__What needs to be done__. Look below for the lines from the one with "10/31/02 | 0 | 0 |" to the one with "12/31/06 | 0 | 0 |", and copy exactly those lines, both ends included.

__Dataset__.
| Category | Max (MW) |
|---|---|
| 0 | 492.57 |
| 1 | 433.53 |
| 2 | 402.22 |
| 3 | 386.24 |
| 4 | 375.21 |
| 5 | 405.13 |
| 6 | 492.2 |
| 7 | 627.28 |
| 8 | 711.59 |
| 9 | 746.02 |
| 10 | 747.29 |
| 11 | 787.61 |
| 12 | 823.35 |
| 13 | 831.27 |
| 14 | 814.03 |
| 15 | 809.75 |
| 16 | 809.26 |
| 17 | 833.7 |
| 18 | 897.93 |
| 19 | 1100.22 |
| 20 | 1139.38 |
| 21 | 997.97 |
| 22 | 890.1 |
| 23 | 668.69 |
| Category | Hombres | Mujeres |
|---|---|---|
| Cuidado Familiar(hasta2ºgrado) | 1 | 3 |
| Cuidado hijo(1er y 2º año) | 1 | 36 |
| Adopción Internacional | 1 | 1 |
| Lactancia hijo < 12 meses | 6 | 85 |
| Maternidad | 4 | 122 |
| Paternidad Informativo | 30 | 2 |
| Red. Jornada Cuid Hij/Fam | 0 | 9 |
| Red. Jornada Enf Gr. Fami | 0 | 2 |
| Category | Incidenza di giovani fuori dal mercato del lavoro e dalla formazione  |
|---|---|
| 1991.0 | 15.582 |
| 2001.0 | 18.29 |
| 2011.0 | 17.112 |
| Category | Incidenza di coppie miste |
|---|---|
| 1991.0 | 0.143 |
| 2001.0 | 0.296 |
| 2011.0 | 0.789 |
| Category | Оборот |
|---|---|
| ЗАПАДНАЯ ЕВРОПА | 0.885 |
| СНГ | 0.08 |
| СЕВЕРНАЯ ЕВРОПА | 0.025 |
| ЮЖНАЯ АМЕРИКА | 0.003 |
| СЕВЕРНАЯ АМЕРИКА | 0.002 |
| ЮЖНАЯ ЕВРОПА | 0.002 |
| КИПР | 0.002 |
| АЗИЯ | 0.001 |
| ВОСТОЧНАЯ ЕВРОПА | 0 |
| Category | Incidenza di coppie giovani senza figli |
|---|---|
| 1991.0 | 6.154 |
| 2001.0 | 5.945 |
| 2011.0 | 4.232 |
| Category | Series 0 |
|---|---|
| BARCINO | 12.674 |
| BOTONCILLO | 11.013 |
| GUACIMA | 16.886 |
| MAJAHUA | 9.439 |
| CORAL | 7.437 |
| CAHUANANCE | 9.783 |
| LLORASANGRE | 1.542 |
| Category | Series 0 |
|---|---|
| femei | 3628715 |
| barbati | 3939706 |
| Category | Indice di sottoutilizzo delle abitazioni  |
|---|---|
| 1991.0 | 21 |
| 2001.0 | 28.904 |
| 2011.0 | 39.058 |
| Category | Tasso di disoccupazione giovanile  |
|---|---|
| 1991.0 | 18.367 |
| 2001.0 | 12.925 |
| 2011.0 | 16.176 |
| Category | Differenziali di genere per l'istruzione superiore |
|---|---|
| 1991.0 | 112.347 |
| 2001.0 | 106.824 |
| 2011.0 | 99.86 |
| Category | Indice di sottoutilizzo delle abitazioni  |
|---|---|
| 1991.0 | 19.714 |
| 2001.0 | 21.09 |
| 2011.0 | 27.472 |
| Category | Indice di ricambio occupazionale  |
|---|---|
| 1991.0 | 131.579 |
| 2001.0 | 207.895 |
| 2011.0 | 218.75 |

==

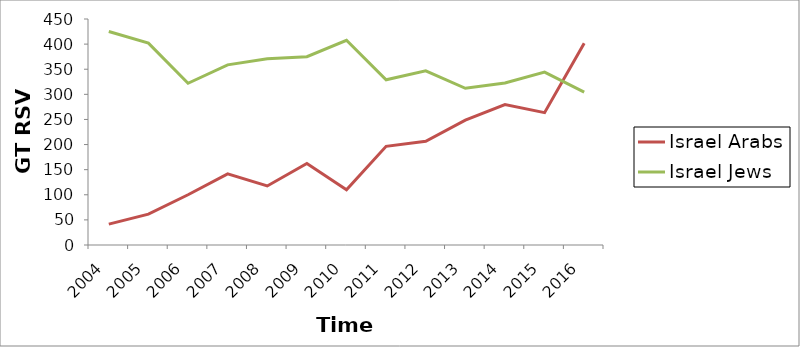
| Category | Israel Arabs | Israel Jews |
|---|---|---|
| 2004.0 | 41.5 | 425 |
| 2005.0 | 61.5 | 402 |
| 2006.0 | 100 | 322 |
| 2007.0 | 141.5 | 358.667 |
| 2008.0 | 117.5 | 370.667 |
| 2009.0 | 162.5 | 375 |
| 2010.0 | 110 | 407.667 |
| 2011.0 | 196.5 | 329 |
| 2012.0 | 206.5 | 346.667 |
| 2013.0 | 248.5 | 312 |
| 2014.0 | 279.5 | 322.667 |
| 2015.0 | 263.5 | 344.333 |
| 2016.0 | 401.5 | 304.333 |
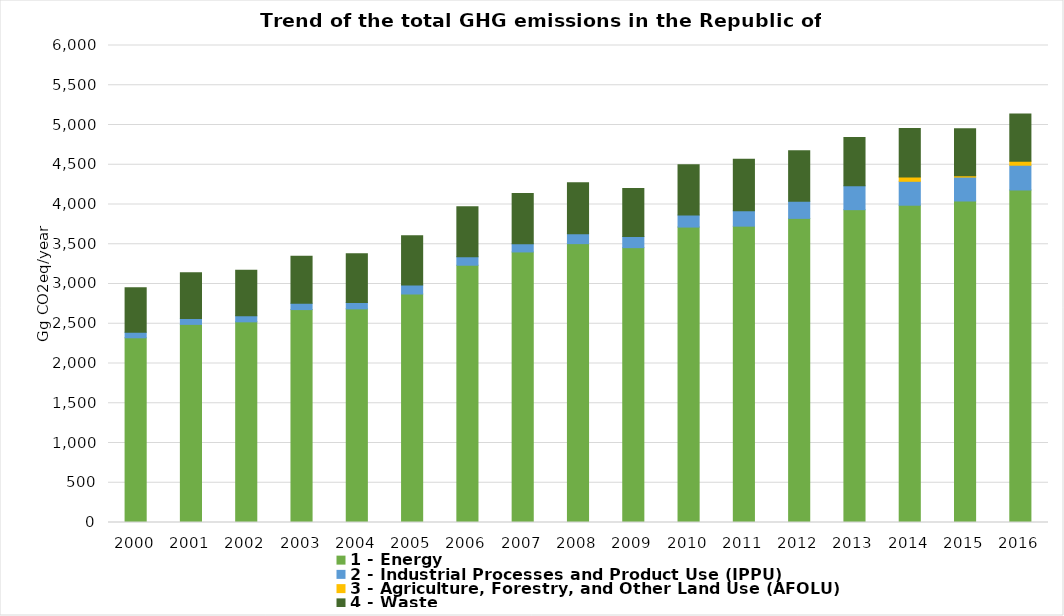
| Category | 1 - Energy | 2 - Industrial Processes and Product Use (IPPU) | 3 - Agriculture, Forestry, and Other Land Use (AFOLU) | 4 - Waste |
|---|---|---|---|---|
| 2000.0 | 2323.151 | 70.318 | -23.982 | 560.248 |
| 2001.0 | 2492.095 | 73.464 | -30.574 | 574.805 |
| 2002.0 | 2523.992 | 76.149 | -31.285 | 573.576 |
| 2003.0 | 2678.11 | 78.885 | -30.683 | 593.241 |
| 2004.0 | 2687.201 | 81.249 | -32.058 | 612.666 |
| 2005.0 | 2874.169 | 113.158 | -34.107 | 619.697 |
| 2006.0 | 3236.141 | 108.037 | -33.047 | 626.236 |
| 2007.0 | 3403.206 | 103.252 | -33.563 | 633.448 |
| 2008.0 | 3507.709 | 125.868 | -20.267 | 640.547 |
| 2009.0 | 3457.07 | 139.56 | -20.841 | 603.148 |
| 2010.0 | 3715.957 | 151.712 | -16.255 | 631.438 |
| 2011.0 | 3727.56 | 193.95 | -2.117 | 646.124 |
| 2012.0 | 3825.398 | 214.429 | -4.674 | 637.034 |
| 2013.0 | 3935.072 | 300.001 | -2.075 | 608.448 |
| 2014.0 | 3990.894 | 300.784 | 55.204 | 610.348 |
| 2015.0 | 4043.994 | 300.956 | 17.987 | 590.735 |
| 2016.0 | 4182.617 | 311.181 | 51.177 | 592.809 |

--

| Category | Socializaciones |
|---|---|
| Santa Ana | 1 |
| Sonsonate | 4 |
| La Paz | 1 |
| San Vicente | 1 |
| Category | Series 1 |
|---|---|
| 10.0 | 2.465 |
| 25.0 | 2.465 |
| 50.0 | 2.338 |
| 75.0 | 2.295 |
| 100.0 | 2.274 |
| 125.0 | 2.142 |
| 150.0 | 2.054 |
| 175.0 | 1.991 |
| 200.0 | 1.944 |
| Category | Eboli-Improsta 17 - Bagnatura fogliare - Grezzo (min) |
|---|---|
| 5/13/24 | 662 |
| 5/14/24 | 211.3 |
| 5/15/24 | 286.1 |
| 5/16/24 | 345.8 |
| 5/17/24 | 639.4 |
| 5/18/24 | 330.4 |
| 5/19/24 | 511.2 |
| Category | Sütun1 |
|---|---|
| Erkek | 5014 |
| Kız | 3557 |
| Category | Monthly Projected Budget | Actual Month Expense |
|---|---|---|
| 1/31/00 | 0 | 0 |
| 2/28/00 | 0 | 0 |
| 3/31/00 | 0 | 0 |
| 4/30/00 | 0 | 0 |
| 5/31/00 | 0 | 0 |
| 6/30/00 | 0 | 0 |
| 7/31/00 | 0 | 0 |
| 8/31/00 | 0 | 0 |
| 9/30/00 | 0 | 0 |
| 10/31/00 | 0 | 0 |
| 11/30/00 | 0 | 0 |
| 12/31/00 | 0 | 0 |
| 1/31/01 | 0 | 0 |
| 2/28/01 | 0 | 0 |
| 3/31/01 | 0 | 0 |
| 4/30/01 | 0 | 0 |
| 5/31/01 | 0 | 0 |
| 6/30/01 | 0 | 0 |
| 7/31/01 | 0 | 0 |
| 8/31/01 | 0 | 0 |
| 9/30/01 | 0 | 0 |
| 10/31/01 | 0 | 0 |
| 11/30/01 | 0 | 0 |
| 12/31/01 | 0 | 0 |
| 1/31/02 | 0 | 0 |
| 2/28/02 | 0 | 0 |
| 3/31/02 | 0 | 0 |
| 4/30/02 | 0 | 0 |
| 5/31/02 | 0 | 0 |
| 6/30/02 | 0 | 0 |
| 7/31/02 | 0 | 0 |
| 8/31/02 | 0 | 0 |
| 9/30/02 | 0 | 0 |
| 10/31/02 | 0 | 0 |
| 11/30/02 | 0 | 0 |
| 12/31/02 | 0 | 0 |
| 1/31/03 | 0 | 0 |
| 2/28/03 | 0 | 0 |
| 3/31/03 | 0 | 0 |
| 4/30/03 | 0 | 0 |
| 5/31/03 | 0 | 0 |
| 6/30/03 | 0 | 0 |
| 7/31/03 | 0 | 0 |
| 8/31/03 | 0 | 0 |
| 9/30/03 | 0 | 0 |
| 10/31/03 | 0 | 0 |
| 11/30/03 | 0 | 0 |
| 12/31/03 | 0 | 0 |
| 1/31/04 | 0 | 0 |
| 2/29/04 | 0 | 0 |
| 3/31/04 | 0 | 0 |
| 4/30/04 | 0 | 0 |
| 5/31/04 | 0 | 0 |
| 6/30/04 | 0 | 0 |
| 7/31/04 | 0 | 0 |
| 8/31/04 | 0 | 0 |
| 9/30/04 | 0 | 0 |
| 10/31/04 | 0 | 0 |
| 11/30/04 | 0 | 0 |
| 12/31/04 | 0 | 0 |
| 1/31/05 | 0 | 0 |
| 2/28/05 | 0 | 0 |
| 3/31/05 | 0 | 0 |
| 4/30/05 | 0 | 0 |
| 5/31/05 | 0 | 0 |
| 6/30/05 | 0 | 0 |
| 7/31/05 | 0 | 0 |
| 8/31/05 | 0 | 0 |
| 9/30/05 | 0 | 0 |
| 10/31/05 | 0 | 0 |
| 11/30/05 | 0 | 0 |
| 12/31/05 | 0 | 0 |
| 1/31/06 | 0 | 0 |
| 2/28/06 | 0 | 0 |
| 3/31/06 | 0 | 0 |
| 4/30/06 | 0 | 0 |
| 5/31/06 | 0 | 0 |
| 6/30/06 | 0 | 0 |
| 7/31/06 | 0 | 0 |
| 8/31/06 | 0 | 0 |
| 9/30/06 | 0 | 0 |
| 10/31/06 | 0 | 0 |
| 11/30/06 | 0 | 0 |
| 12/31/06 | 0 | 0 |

__Task response__.
| 10/31/02 | 0 | 0 |
| 11/30/02 | 0 | 0 |
| 12/31/02 | 0 | 0 |
| 1/31/03 | 0 | 0 |
| 2/28/03 | 0 | 0 |
| 3/31/03 | 0 | 0 |
| 4/30/03 | 0 | 0 |
| 5/31/03 | 0 | 0 |
| 6/30/03 | 0 | 0 |
| 7/31/03 | 0 | 0 |
| 8/31/03 | 0 | 0 |
| 9/30/03 | 0 | 0 |
| 10/31/03 | 0 | 0 |
| 11/30/03 | 0 | 0 |
| 12/31/03 | 0 | 0 |
| 1/31/04 | 0 | 0 |
| 2/29/04 | 0 | 0 |
| 3/31/04 | 0 | 0 |
| 4/30/04 | 0 | 0 |
| 5/31/04 | 0 | 0 |
| 6/30/04 | 0 | 0 |
| 7/31/04 | 0 | 0 |
| 8/31/04 | 0 | 0 |
| 9/30/04 | 0 | 0 |
| 10/31/04 | 0 | 0 |
| 11/30/04 | 0 | 0 |
| 12/31/04 | 0 | 0 |
| 1/31/05 | 0 | 0 |
| 2/28/05 | 0 | 0 |
| 3/31/05 | 0 | 0 |
| 4/30/05 | 0 | 0 |
| 5/31/05 | 0 | 0 |
| 6/30/05 | 0 | 0 |
| 7/31/05 | 0 | 0 |
| 8/31/05 | 0 | 0 |
| 9/30/05 | 0 | 0 |
| 10/31/05 | 0 | 0 |
| 11/30/05 | 0 | 0 |
| 12/31/05 | 0 | 0 |
| 1/31/06 | 0 | 0 |
| 2/28/06 | 0 | 0 |
| 3/31/06 | 0 | 0 |
| 4/30/06 | 0 | 0 |
| 5/31/06 | 0 | 0 |
| 6/30/06 | 0 | 0 |
| 7/31/06 | 0 | 0 |
| 8/31/06 | 0 | 0 |
| 9/30/06 | 0 | 0 |
| 10/31/06 | 0 | 0 |
| 11/30/06 | 0 | 0 |
| 12/31/06 | 0 | 0 |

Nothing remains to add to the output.